🤖 AI Summary
Online surgical phase recognition faces two major uncertainty challenges—video frame ambiguity and severe class imbalance in phase distribution—undermining model reliability. To address these, we propose Meta-SurDiff, the first framework integrating classification diffusion models with meta-learning to jointly model both uncertainties: diffusion processes explicitly characterize frame-level ambiguity, while meta-learning enhances robustness of decision boundaries across imbalanced phases and enables fine-grained, frame-level confidence calibration. The method is designed for multi-source surgical videos—including laparoscopic, ophthalmic, and nursing procedures—and achieves state-of-the-art performance across five benchmarks (Cholec80, AutoLaparo, M2Cai16, OphNet, NurViD) under four practical metrics: temporal delay, accuracy, robustness to distribution shifts, and confidence calibration.
📝 Abstract
Online surgical phase recognition has drawn great attention most recently due to its potential downstream applications closely related to human life and health. Despite deep models have made significant advances in capturing the discriminative long-term dependency of surgical videos to achieve improved recognition, they rarely account for exploring and modeling the uncertainty in surgical videos, which should be crucial for reliable online surgical phase recognition. We categorize the sources of uncertainty into two types, frame ambiguity in videos and unbalanced distribution among surgical phases, which are inevitable in surgical videos.

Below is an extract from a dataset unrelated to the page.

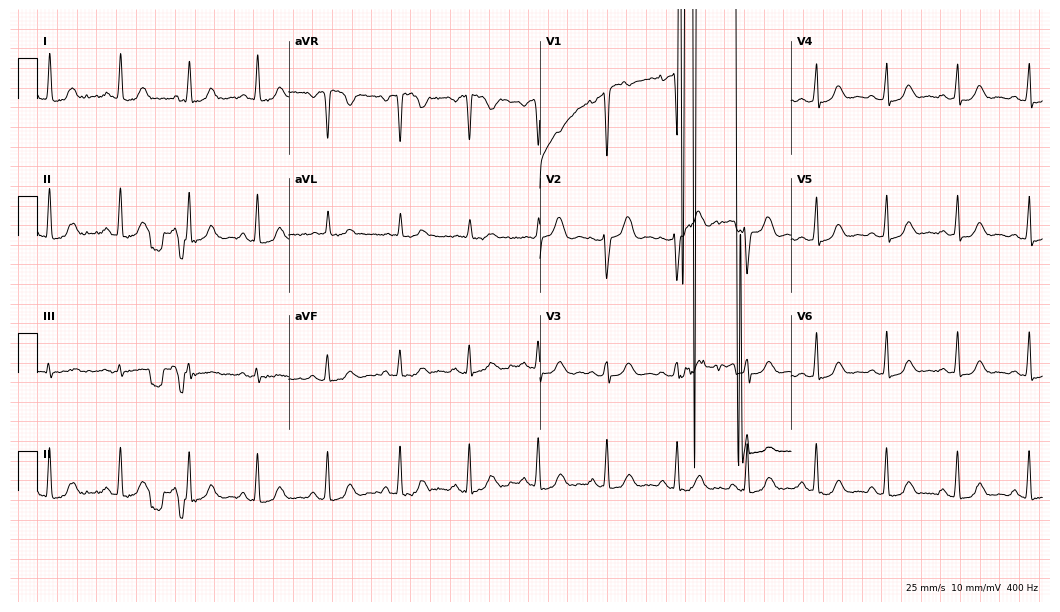
12-lead ECG (10.2-second recording at 400 Hz) from a 50-year-old female. Screened for six findings — first-degree AV block, right bundle branch block, left bundle branch block, sinus bradycardia, atrial fibrillation, sinus tachycardia — none is recorded.

To address this pivot issue, we introduce a meta-learning-optimized classification diffusion model (Meta-SurDiff), to take full advantage of the deep generative model and meta-learning in achieving precise frame-level distribution estimation for reliable online surgical phase recognition. For coarse recognition caused by ambiguous video frames, we employ a classification diffusion model to assess the confidence of recognition results at a finer-grained frame-level instance. For coarse recognition caused by unbalanced phase distribution, we use a meta-learning based objective to learn the diffusion model, thus enhancing the robustness of classification boundaries for different surgical phases.We establish effectiveness of Meta-SurDiff in online surgical phase recognition through extensive experiments on five widely used datasets using more than four practical metrics. The datasets include Cholec80, AutoLaparo, M2Cai16, OphNet, and NurViD, where OphNet comes from ophthalmic surgeries, NurViD is the daily care dataset, while the others come from laparoscopic surgeries. We will release the code upon acceptance.